Having access control on data when executing Jobs on an execution server in Talend is one of the critical business requirements that clients look for in a platform. The need for compliance can be due to regulatory reasons or internal business confidentially. So users often create separate Service accounts to manage the access control in the JobServer and execute Job tasks accordingly. But this can be cumbersome, time consuming, and limit audit capabilities if done outside the toolsets of Talend.
When using Talend Administration Console (TAC), one of the improvements can be to have multiple JobServers deployed, with each server mapped to individual service accounts for controlling the access of data. Once you lock the service accounts and JobServer combinations, no user can be configured to use RUN AS capabilities for executing JobServer tasks, because sudo capability (in other words, running programs with the security privileges of another user) can be curtailed when creating the service accounts. Taking this design approach, the following article describes a simple Job design to automate the creation of multiple JobServers, and to configure them in TAC to enable access control when executing the Jobs.
As shown in the diagram above, the process to automate the process of creating multiple JobServers is depicted in multiple steps below.
Note: This process is explained in the Talend Data Fabric installation guide provided as part of your product installation, and is available in the Talend Help Center. Navigate to Installing and Configuring Talend server modules, then scroll down to the Installing and configuring your JobServers section.
Details of the configurable default values of the Job context are listed below:
Edit and modify the Default.properties file to change the values according to the HOST environment where you plan to deploy the JobServer using the available ports. Importantly, ensure there are no firewalls or other software rules restricting access to the configured ports.
If you don’t want to modify the Default.properties directly, then during execution of the Job, parameters can be set on runtime by providing inline parameters such as:
JobServer_run.bat --context=Default --context_param service_account=svc_talend --context_param MONITORING_PORT=8878 ……
After the Job finishes successfully, a new folder will be created in the same folder where the Archive file is placed. The folder will be named according to the service account name given.
Follow the instructions in the README.txt file to enable the JobServer as a Service.
In TAC, access to resources is provided through the project(s). All the resources are tied to the project, and then you give users access to the project(s).
In a Production TAC, you can create projects with the None storage option as shown below. In this case, there is no source repository like SVN or Git behind this project. The project is simply a Label to attach our resources to for deployment of the binaries and security purposes.

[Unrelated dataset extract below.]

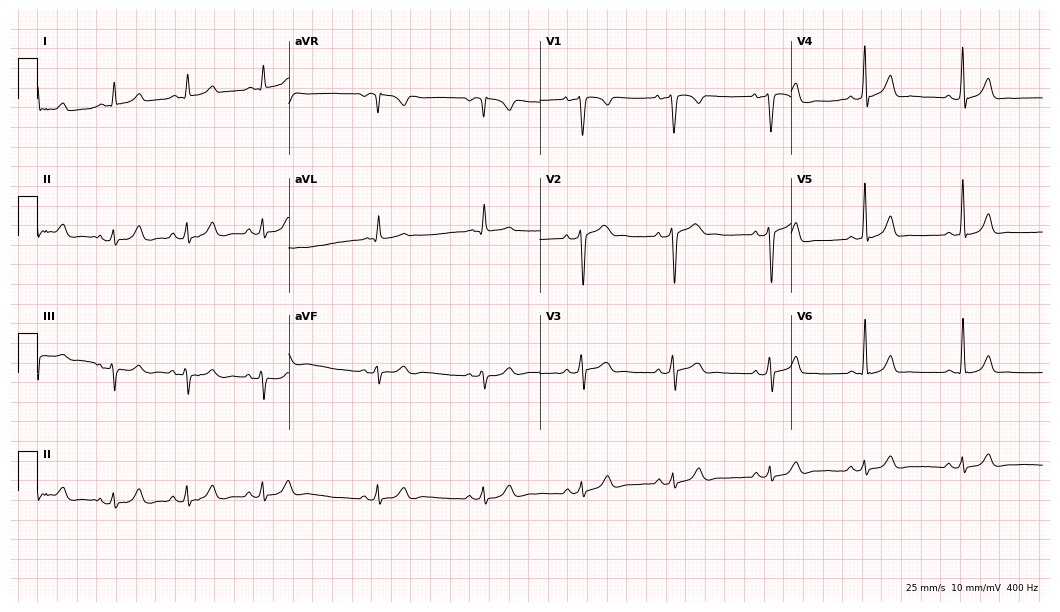
Electrocardiogram, a male patient, 30 years old. Overall reading on record: normal ECG.

Depending on how closely you want to manage access to the JobServers, and thus to the Service Accounts, you may decide to create one or more such projects. You can even create 21 such projects to enable you to manage access to the JobServers on a very granular level.
Once you have the projects created, you can assign Ops Users the Operation Manager role and give them Read access to the project(s). In the diagram below, User1 has access to two projects named TENANT1 and TENANT2.
Set up one JobServer for each Service Account by duplicating the JobServer directory so that you have one directory for each JobServer, as shown below:
Set up the RUN_AS_WHITELIST parameter for each JobServer, as shown below, to further ensure the fact that no other user, other than the whitelisted one, can execute jobs through this JobServer.
The whole JobServer folder for each Service Account is owned by that Service Account. So only a root user, or a user that is allowed to sudo to that Service Account, can see the configuration files.
The JobServer is set up to start under that Service Account.
The Service Account has access to all folders required for Jobs running under that Service Account to work.
You need a Kerberos keytab for each Service Account. The keytab is placed in the home directory of that Service Account, so only processes started under that Service Account will be able to access the keytab file.
As an example, details on how to create a keytab on Windows are available on this ktpass page, but follow the correct process for your operating system.
Set up the JobServers in the TAC with the correct ports as shown below.
Associate the Server in the TAC to the corresponding project(s). You can associate one JobServer to one project, or many JobServers to one project. This depends on the level of granularity you want. In the beginning, it may be easier to assign one JobServer to one project.
Once you have set up all the projects and servers, limit the Rights of the Operation Manager to only the two items related to Job Conductor, as shown below.
Since the Production TAC only has projects with the No Storage option, you need to provide Jobs as Zip files or from Nexus. When the Job Conductor imports a Zip from disk or from Nexus, it looks at the jobInfo.properties file to know which project to link this Job to. This properties file is provided within the Zip file of the Job. If you need to change the project so that a project label for a different tenant can be attached to the Job, you can modify the project= attribute in this file to match your project in Production. This can be automated through a build process. This is to allow a binary Job built from a project called xyz_dev to be attached to project TENANT1 in Production.
When creating and editing tasks on the Job Conductor, the user will only be allowed to associate a Job to the JobServer that he/she has access to. So a user will never be able to run a Job against a Service Account which he/she does not have access to using the RUN AS feature of TAC.